On Saturday I chatted to Shane Filan. I didn't realise that this was his first solo performance at a festival. He gave a memorable show. I managed to catch the Neil Hannon interview in the Radio 1 tent, which was 'divine'! I was blown away with the performance by 2CELLOS, and thoroughly enjoyed David Gray. The comedy stage was outstanding and the DJ stage was heaving! The sun was shining and all was picture perfect.
Sunday saw the amazing performance by Sophie Ellis-Bexter. Sinead O'Connor wooed the crowd with her 'Nothing Compares to U'. A
classic that will never date! The Clew Bay Pipe Band blew everyone away. Kool and the Gang brought the best of the '80's to life. On other stages, Little Green Cars, BellX1, Bjorn Again, Mundy and many many more brought music alive in Westport.
At approximately 9.40pm Bryan Adams took to the Westport main stage. An avid fan for 25 years, I knew I wouldn't be disappointed. Adams rocked Westport to the core. A solid two hours of hits followed. Whether you were a fan or not, you couldn't but enjoy his set. The town was alive with such hits as 'Run to You', 'Summer of '69', '18 till I die' and so much more. Bryan Adams clearly enjoyed the show and thanked Westport for having him. A memorable night was certainly had.

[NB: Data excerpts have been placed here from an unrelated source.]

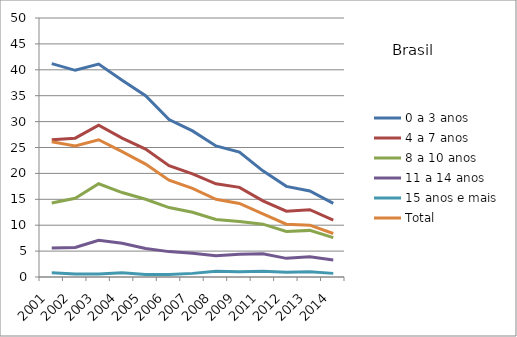
| Category | 0 a 3 anos | 4 a 7 anos | 8 a 10 anos | 11 a 14 anos | 15 anos e mais | Total |
|---|---|---|---|---|---|---|
| 2001.0 | 41.2 | 26.5 | 14.3 | 5.6 | 0.8 | 26.1 |
| 2002.0 | 39.9 | 26.8 | 15.2 | 5.7 | 0.6 | 25.3 |
| 2003.0 | 41.1 | 29.3 | 18 | 7.1 | 0.6 | 26.5 |
| 2004.0 | 38 | 26.8 | 16.3 | 6.5 | 0.8 | 24.2 |
| 2005.0 | 35 | 24.7 | 15 | 5.5 | 0.5 | 21.8 |
| 2006.0 | 30.4 | 21.5 | 13.4 | 4.9 | 0.5 | 18.7 |
| 2007.0 | 28.2 | 19.9 | 12.5 | 4.6 | 0.7 | 17.1 |
| 2008.0 | 25.3 | 18 | 11.1 | 4.1 | 1.1 | 15 |
| 2009.0 | 24.1 | 17.3 | 10.7 | 4.4 | 1 | 14.2 |
| 2011.0 | 20.5 | 14.7 | 10.2 | 4.5 | 1.1 | 12.2 |
| 2012.0 | 17.5 | 12.7 | 8.8 | 3.6 | 0.9 | 10.2 |
| 2013.0 | 16.6 | 13 | 9 | 3.9 | 1 | 10 |
| 2014.0 | 14.2 | 11 | 7.6 | 3.3 | 0.7 | 8.4 |
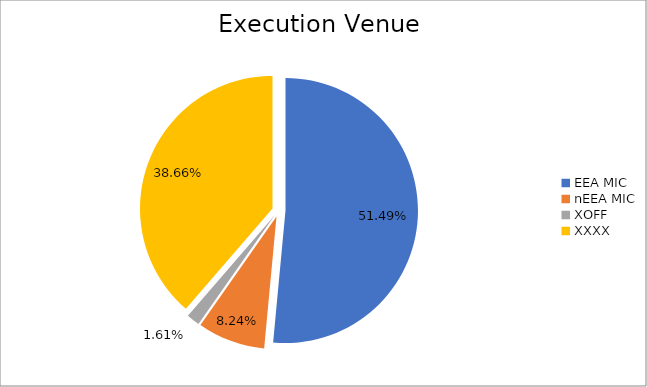
| Category | Series 0 |
|---|---|
| EEA MIC | 6468076.597 |
| nEEA MIC | 1035396.131 |
| XOFF | 202068.615 |
| XXXX | 4856613.604 |
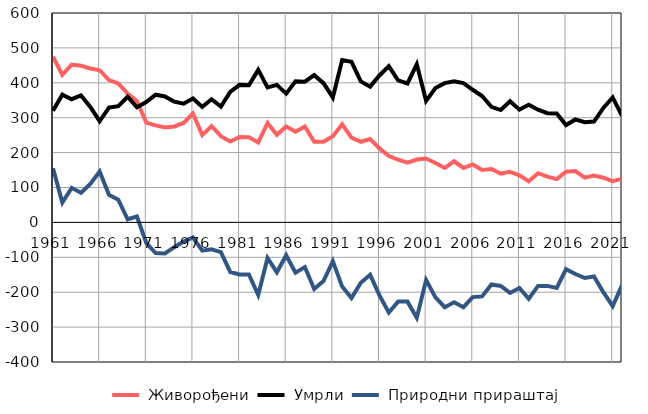
| Category |  Живорођени |  Умрли |  Природни прираштај |
|---|---|---|---|
| 1961.0 | 475 | 320 | 155 |
| 1962.0 | 423 | 366 | 57 |
| 1963.0 | 452 | 353 | 99 |
| 1964.0 | 449 | 364 | 85 |
| 1965.0 | 441 | 331 | 110 |
| 1966.0 | 436 | 290 | 146 |
| 1967.0 | 408 | 329 | 79 |
| 1968.0 | 398 | 333 | 65 |
| 1969.0 | 369 | 360 | 9 |
| 1970.0 | 347 | 330 | 17 |
| 1971.0 | 286 | 345 | -59 |
| 1972.0 | 278 | 366 | -88 |
| 1973.0 | 272 | 361 | -89 |
| 1974.0 | 275 | 346 | -71 |
| 1975.0 | 285 | 340 | -55 |
| 1976.0 | 312 | 355 | -43 |
| 1977.0 | 250 | 331 | -81 |
| 1978.0 | 276 | 353 | -77 |
| 1979.0 | 247 | 332 | -85 |
| 1980.0 | 232 | 374 | -142 |
| 1981.0 | 245 | 394 | -149 |
| 1982.0 | 244 | 393 | -149 |
| 1983.0 | 229 | 437 | -208 |
| 1984.0 | 285 | 387 | -102 |
| 1985.0 | 251 | 394 | -143 |
| 1986.0 | 275 | 369 | -94 |
| 1987.0 | 260 | 404 | -144 |
| 1988.0 | 275 | 403 | -128 |
| 1989.0 | 231 | 422 | -191 |
| 1990.0 | 231 | 399 | -168 |
| 1991.0 | 247 | 358 | -111 |
| 1992.0 | 281 | 465 | -184 |
| 1993.0 | 243 | 460 | -217 |
| 1994.0 | 231 | 404 | -173 |
| 1995.0 | 239 | 389 | -150 |
| 1996.0 | 212 | 421 | -209 |
| 1997.0 | 190 | 448 | -258 |
| 1998.0 | 180 | 407 | -227 |
| 1999.0 | 171 | 398 | -227 |
| 2000.0 | 180 | 453 | -273 |
| 2001.0 | 183 | 348 | -165 |
| 2002.0 | 170 | 385 | -215 |
| 2003.0 | 156 | 399 | -243 |
| 2004.0 | 175 | 404 | -229 |
| 2005.0 | 156 | 399 | -243 |
| 2006.0 | 166 | 380 | -214 |
| 2007.0 | 150 | 362 | -212 |
| 2008.0 | 153 | 331 | -178 |
| 2009.0 | 140 | 322 | -182 |
| 2010.0 | 145 | 347 | -202 |
| 2011.0 | 135 | 323 | -188 |
| 2012.0 | 118 | 337 | -219 |
| 2013.0 | 141 | 323 | -182 |
| 2014.0 | 131 | 313 | -182 |
| 2015.0 | 124 | 312 | -188 |
| 2016.0 | 145 | 279 | -134 |
| 2017.0 | 147 | 295 | -148 |
| 2018.0 | 128 | 287 | -159 |
| 2019.0 | 134 | 289 | -155 |
| 2020.0 | 128 | 328 | -200 |
| 2021.0 | 118 | 358 | -240 |
| 2022.0 | 125 | 305 | -180 |

Over the two days I managed to visit every corner of the festival. I met people from all over the country and further afield. At no time did I experience any trouble or even an indication of such. It was a delight to watch young and old alike enjoy a variety of entertainment. Young children were playing football. Older people were sitting in chairs and on the ground soaking up the music and atmosphere. Others like myself danced the weekend away.

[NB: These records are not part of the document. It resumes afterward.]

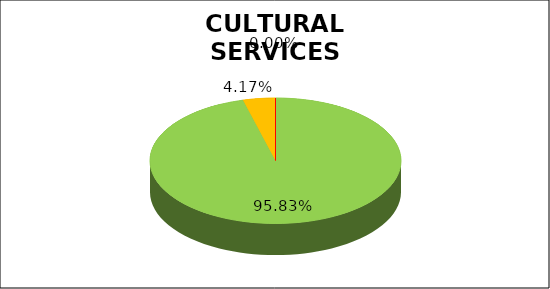
| Category | Series 0 |
|---|---|
| Green | 0.958 |
| Amber | 0.042 |
| Red | 0 |
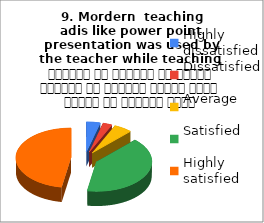
| Category |  9. Mordern  teaching 
adis like power point presentation was used by the teacher while teaching  शिक्षक ने शिक्षण के दौरान शिक्षण की आधुनिक तकनीक पावर पॉइंट का प्रयोग किया |
|---|---|
| Highly dissatisfied | 3 |
| Dissatisfied | 2 |
| Average | 4 |
| Satisfied | 30 |
| Highly satisfied | 35 |
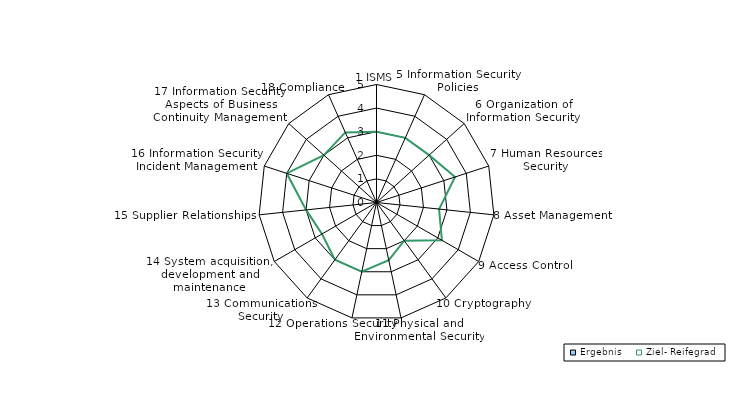
| Category | Ergebnis | Ziel- Reifegrad |
|---|---|---|
| 1 ISMS | 0 | 3 |
| 5 Information Security Policies | 0 | 3 |
| 6 Organization of Information Security | 0 | 3 |
| 7 Human Resources Security | 0 | 3.5 |
| 8 Asset Management | 0 | 2.667 |
| 9 Access Control | 0 | 3.2 |
| 10 Cryptography | 0 | 2 |
| 11 Physical and Environmental Security | 0 | 2.5 |
| 12 Operations Security | 0 | 3 |
| 13 Communications Security | 0 | 3 |
| 14 System acquisition, development and maintenance | 0 | 2.667 |
| 15 Supplier Relationships | 0 | 3 |
| 16 Information Security Incident Management | 0 | 4 |
| 17 Information Security Aspects of Business Continuity Management | 0 | 3 |
| 18 Compliance | 0 | 3.25 |

Food, drink and toilet facilities were second to none. Queues were certainly formed at the different facilities but these were short lived and reduced in very little time. Volunteers were walking around in all areas and ready and willing to help everyone. Staff were friendly and helpful. Security was tight and yet very friendly. Everything about the organisation and running of this weekend was spectacular.
I was very disappointed to read yesterday (Friday) in the Mayo News that there is NO guarantee of the festival being held next year. I hope the coming days and weeks brings better news. This is a festival worth developing and securing for future years. It is a festival which accommodates everyone. On-site camping is available, hotels and guest houses are plentiful. And if these are all booked, there is Sligo to Galway to consider as 'stop overs' for the weekend. Westport is just a short drive (couple of hours) from both. As for value for money, this is exceptional. I've paid €100+ a few years ago to see AC/DC at Punchestown. They were amazing. BUT, getting there and getting back was horrific. And the show lasted just two hours. Westport Festival lasted two DAYS. At just €150 for the weekend, it was extremely good value for money. Whatever your plans are for next summer, if Westport Festival of Music and Food is happening, it is well worth checking out. I certainly will be. As Bryan Adams said, 'Thank you Westport. You've been great.' I'll second that!